BACA JUGA | PENDAPAT: Mengapa Konstitusi kita penting

Sambil bersikukuh bahwa Konstitusi memberi kekuasaan nyata pada bendera nasional, Rahul mengangkat isu RSS yang tidak mengibarkan bendera nasional di kantornya selama 52 tahun.

Bharat Jodo Yatra, yang telah menyelesaikan hari ke-80 dan empat hari di MP, akan melakukan perjalanan selama dua hari lagi di kota terbersih di Indore dan benteng kunyit MP Indore sebelum berjalan ke Ujjain pada 29 November.

‘Konspirasi Pemerintah LP’

Bharat Jodo Yatra mencapai tempat kelahiran Dr Ambedkar Mhow di distrik Indore pada Sabtu malam.
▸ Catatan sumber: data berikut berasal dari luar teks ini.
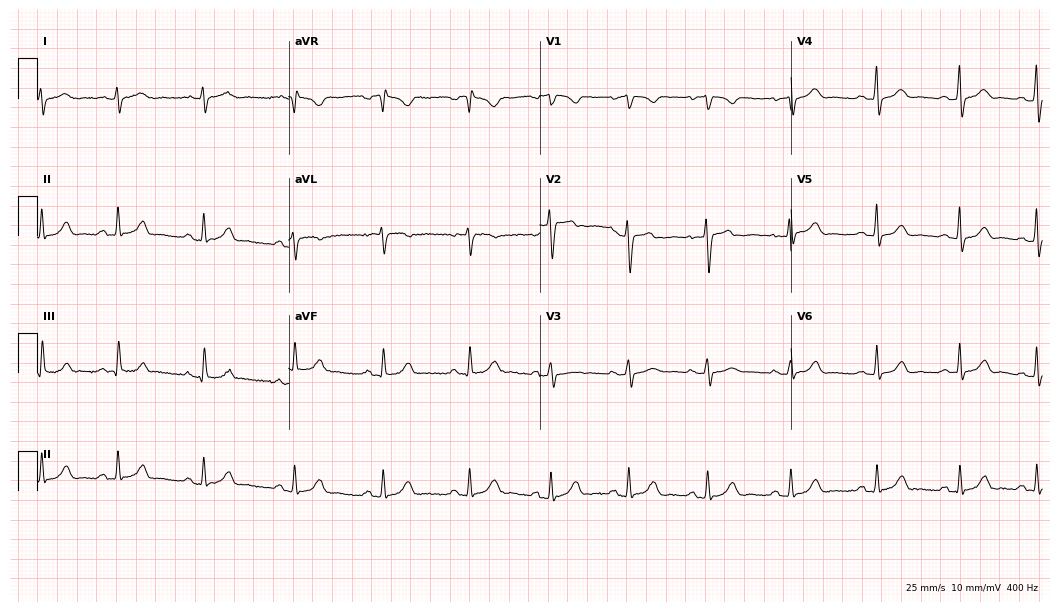
ECG — a 29-year-old female patient. Screened for six findings — first-degree AV block, right bundle branch block, left bundle branch block, sinus bradycardia, atrial fibrillation, sinus tachycardia — none is recorded. Other findings, if any, are not listed.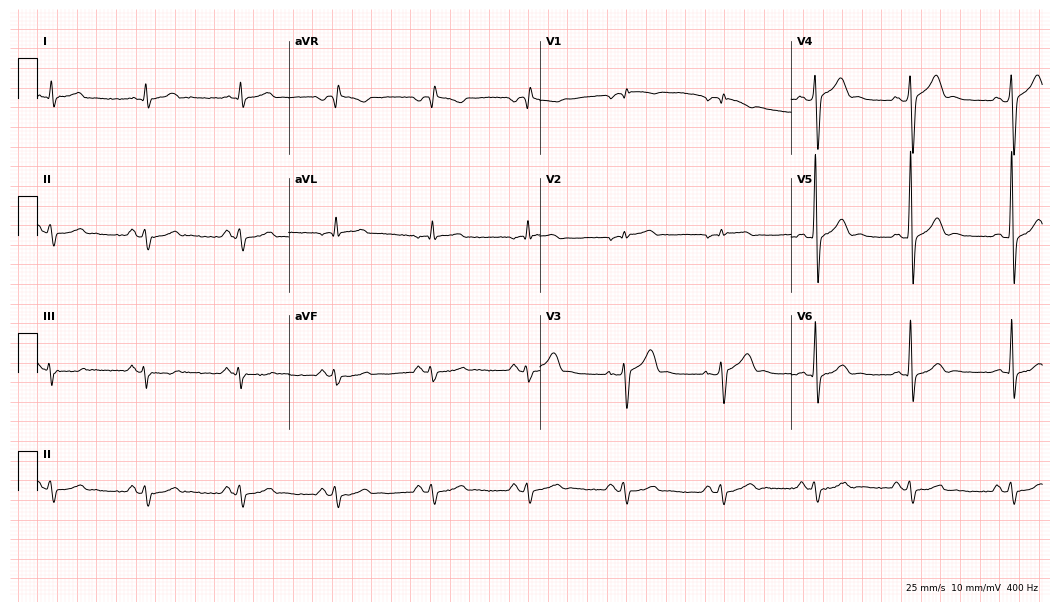
ECG — a man, 38 years old. Screened for six findings — first-degree AV block, right bundle branch block, left bundle branch block, sinus bradycardia, atrial fibrillation, sinus tachycardia — none is recorded.

Menurut saksi mata, terjadi dua kali gerhana total dalam rentang waktu 15 menit di Dr BR Ambedkar’s Memorial dan seluruh kota Mhow. Namun, pasokan listrik kembali pulih setelah 15 menit. Para pemimpin Kongres, termasuk mantan anggota parlemen CM Digvijaya Singh, mengatakan pemadaman listrik bisa menjadi bagian dari konspirasi pemerintah negara bagian.

BACA JUGA | Masa Depan Konstitusi India

Namun, pejabat departemen tenaga listrik mengklarifikasi bahwa listrik padam karena masalah teknis, yang kemudian segera diperbaiki.